[[ Exercise input, beginning ]]

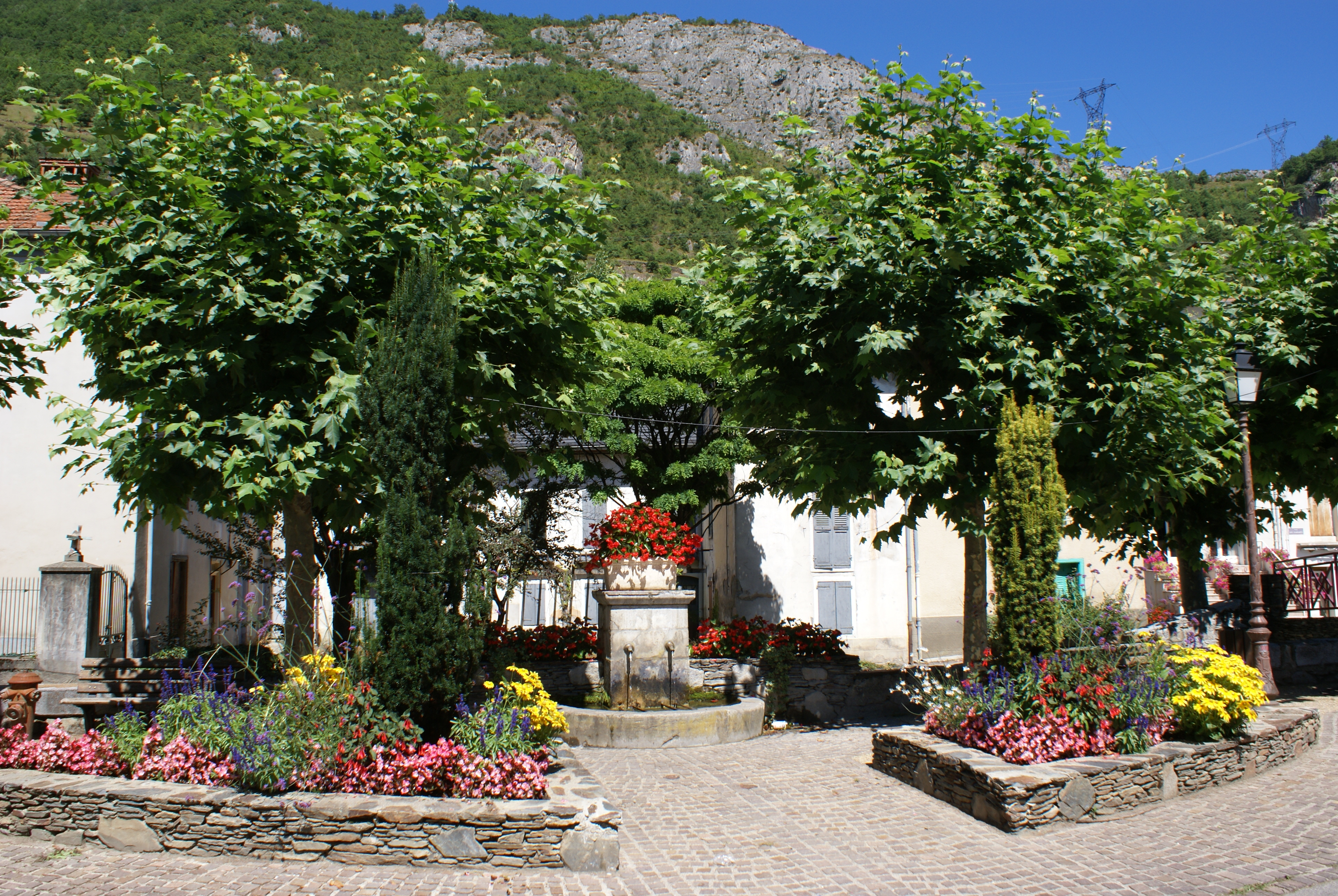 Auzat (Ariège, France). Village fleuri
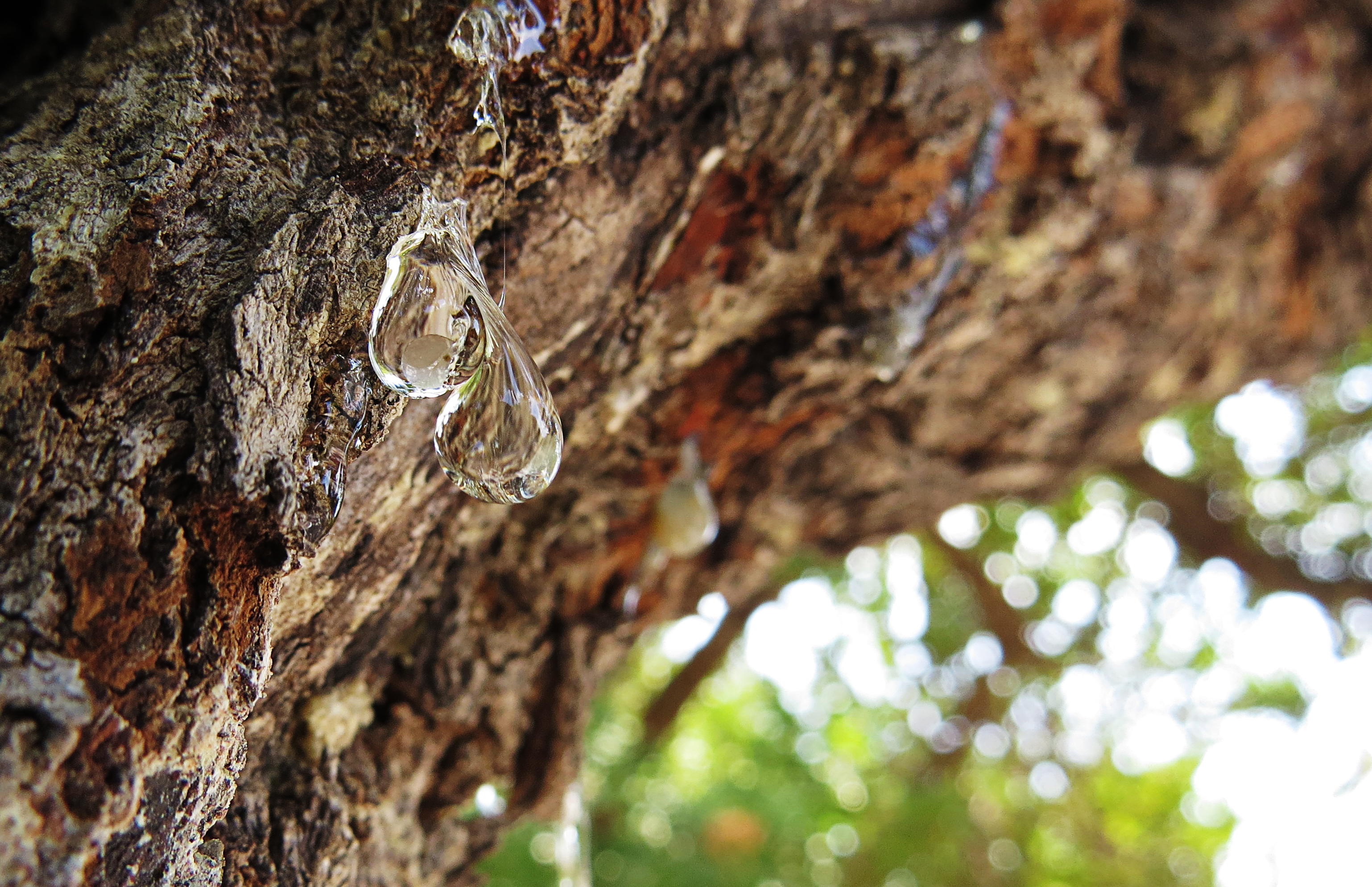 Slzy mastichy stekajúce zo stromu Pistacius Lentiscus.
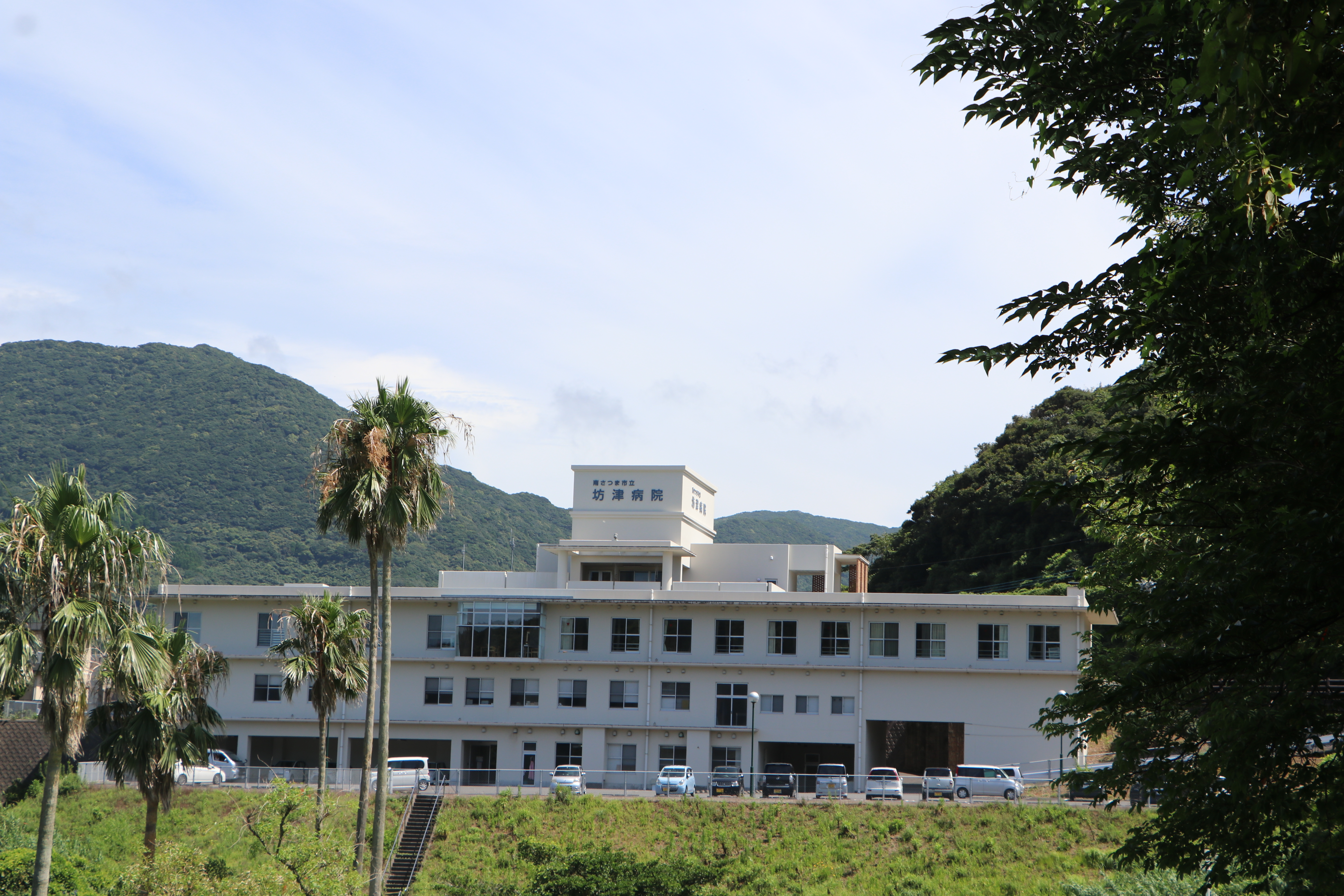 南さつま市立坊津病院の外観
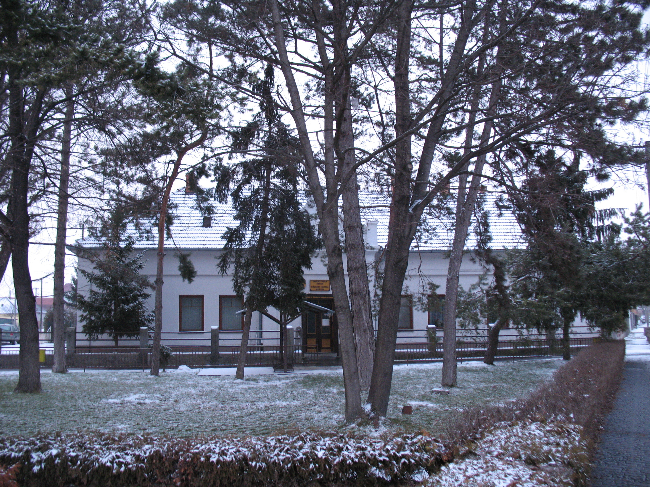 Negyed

[[ Exercise input, end ]]
[[ Exercise input, beginning ]]

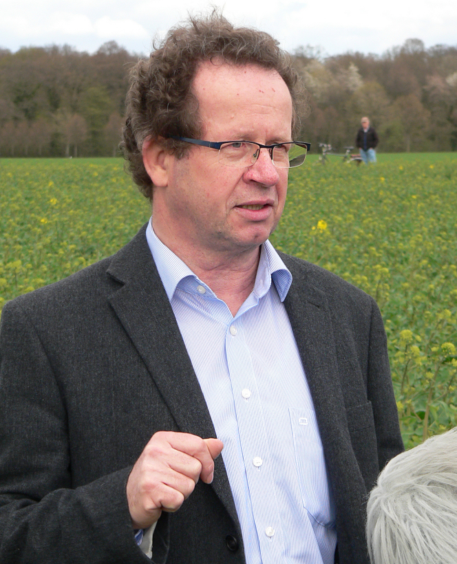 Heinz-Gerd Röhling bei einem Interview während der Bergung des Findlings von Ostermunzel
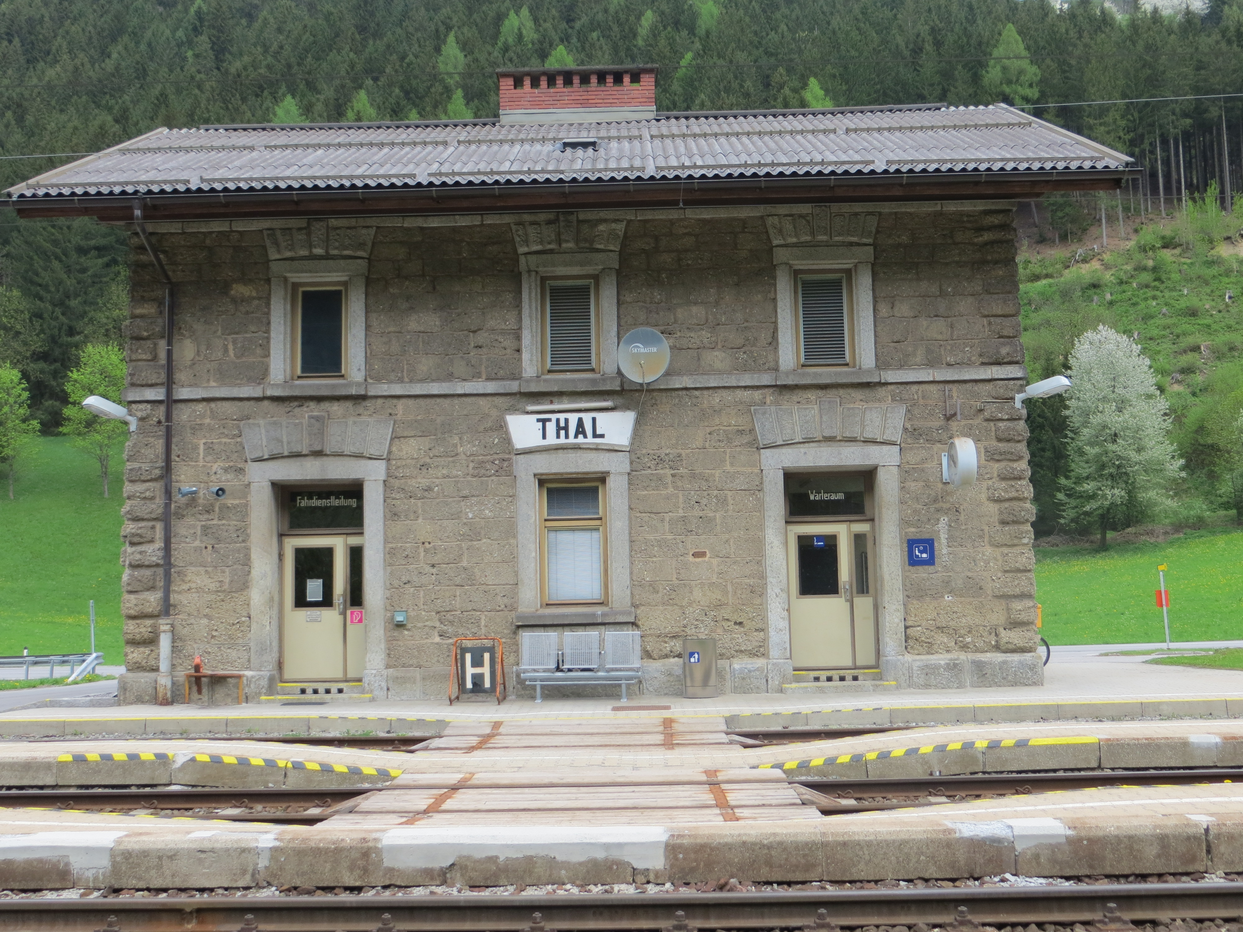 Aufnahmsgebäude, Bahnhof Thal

[[ Exercise input, end ]]
[[ Exercise input, beginning ]]

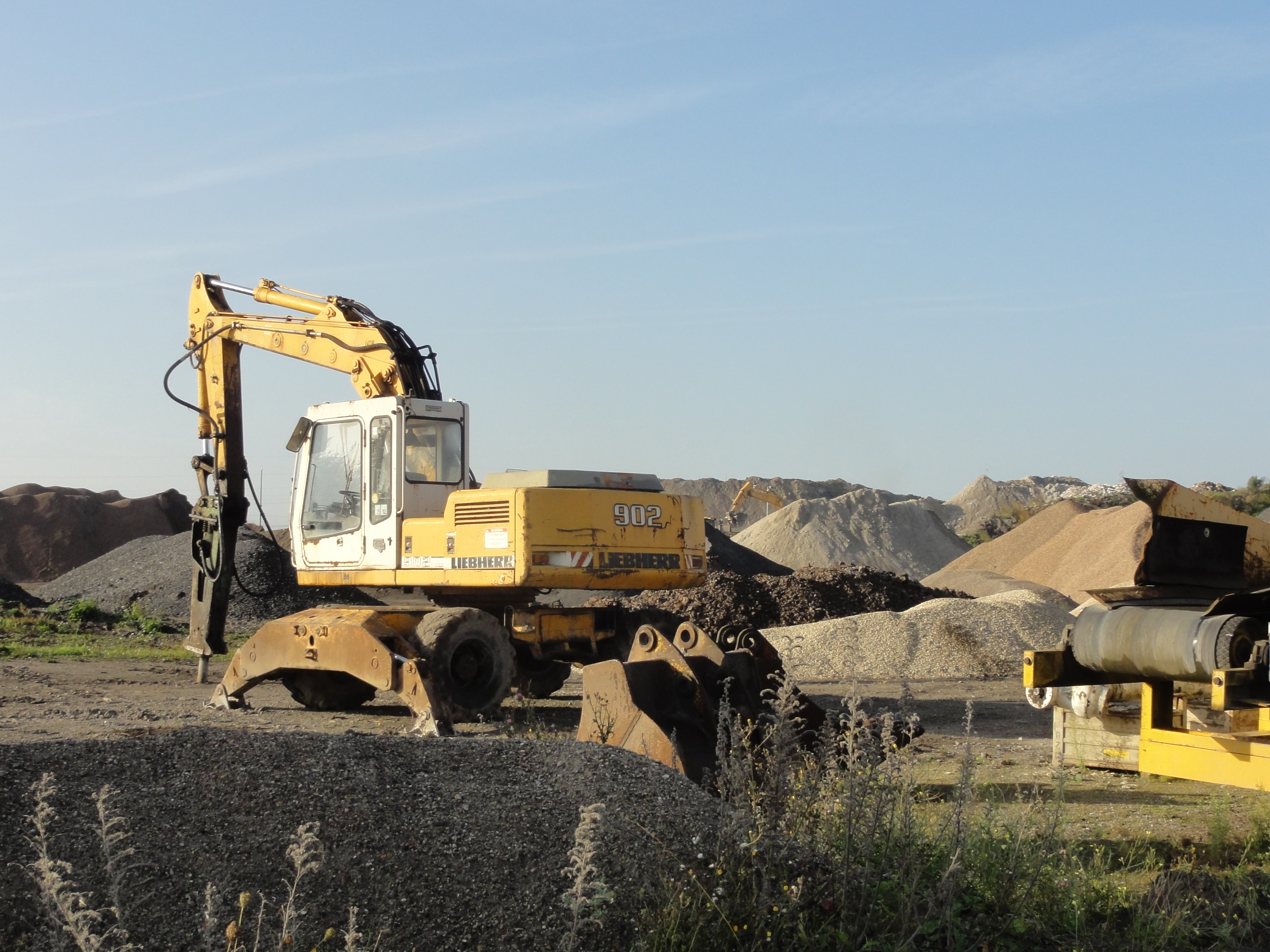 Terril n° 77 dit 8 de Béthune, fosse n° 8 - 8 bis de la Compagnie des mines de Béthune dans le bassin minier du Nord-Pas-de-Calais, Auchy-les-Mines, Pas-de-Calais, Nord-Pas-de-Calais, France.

[[ Exercise input, end ]]

**Aim of the exercise**: Pictures excluded, reproduce only the part above that opens with the line holding "Heinz-Gerd Röhling bei" and closes with the line holding "Aufnahmsgebäude, Bahnhof Thal", exactly as written.

**Expected answer**:
 Heinz-Gerd Röhling bei einem Interview während der Bergung des Findlings von Ostermunzel
 Aufnahmsgebäude, Bahnhof Thal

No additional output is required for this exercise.